Items from a dataset.
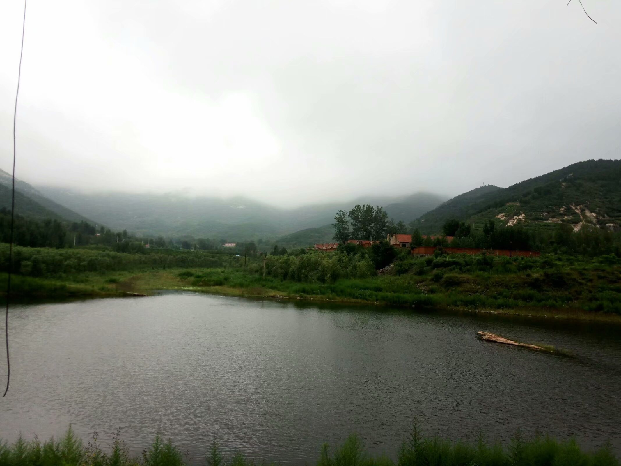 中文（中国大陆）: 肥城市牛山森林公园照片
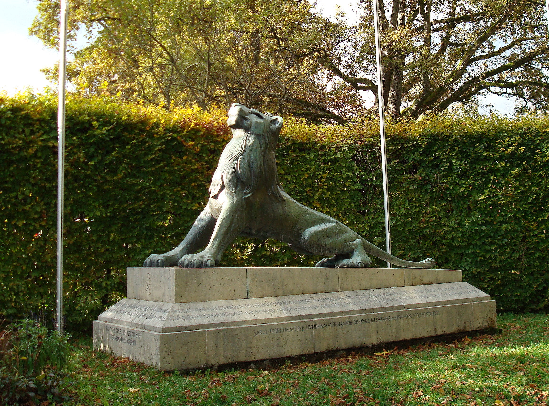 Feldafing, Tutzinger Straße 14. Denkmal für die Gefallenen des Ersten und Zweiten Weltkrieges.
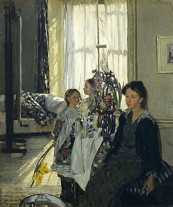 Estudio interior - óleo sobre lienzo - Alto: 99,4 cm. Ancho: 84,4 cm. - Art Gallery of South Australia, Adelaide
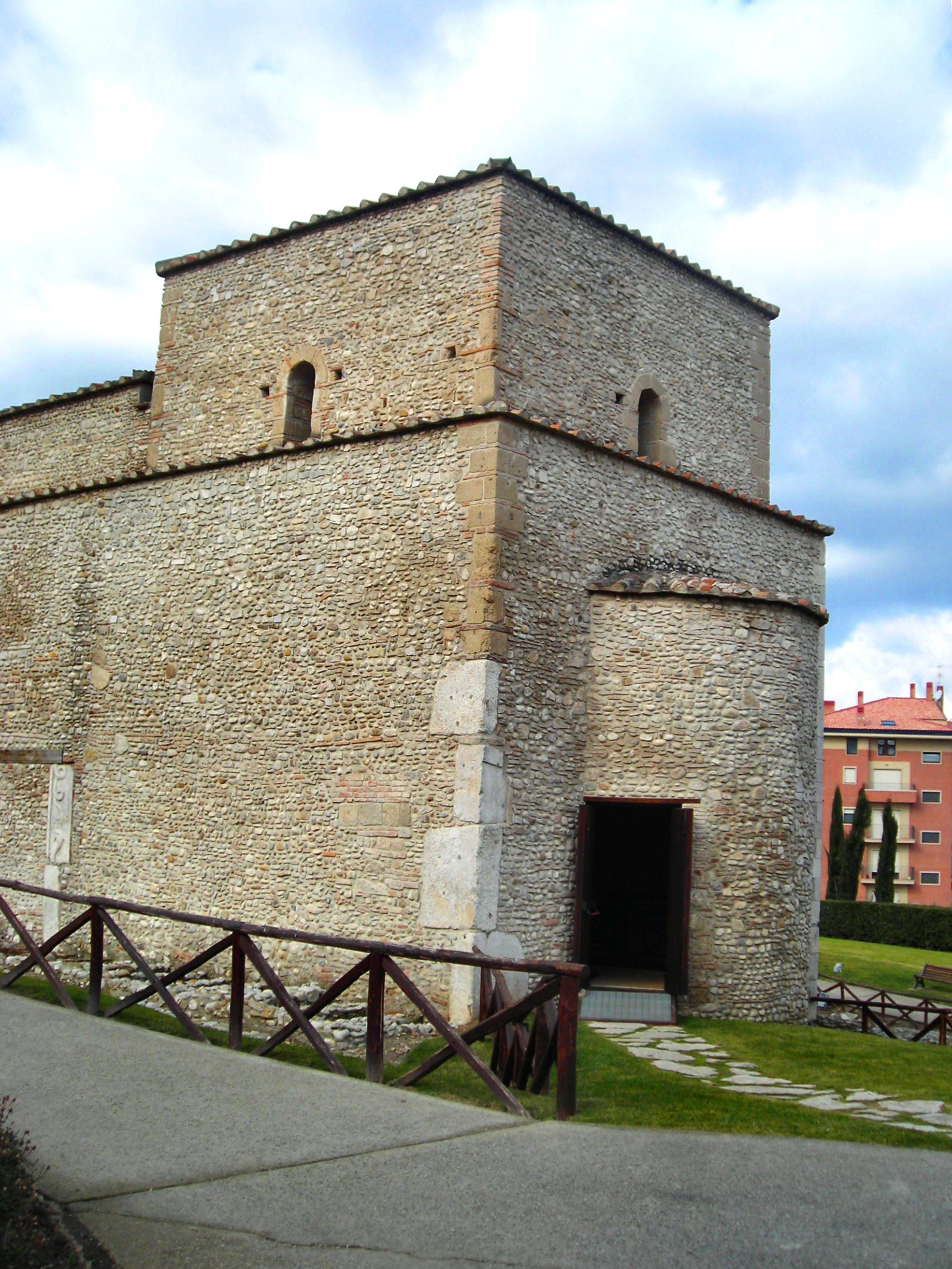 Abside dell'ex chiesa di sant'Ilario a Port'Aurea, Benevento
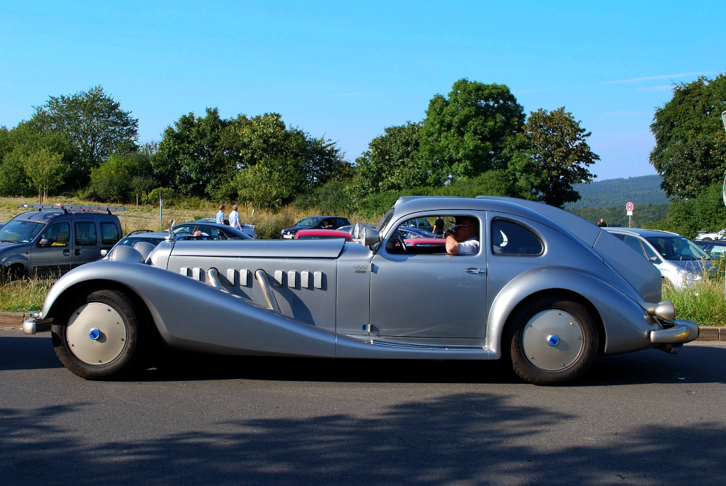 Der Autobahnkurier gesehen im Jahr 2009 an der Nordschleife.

AIM OF THE TASK.
With images omitted, output the data exactly as given.

OUTPUT FOR THIS EXERCISE.
 中文（中国大陆）: 肥城市牛山森林公园照片
 Feldafing, Tutzinger Straße 14. Denkmal für die Gefallenen des Ersten und Zweiten Weltkrieges.
 Estudio interior - óleo sobre lienzo - Alto: 99,4 cm. Ancho: 84,4 cm. - Art Gallery of South Australia, Adelaide
 Abside dell'ex chiesa di sant'Ilario a Port'Aurea, Benevento
 Der Autobahnkurier gesehen im Jahr 2009 an der Nordschleife.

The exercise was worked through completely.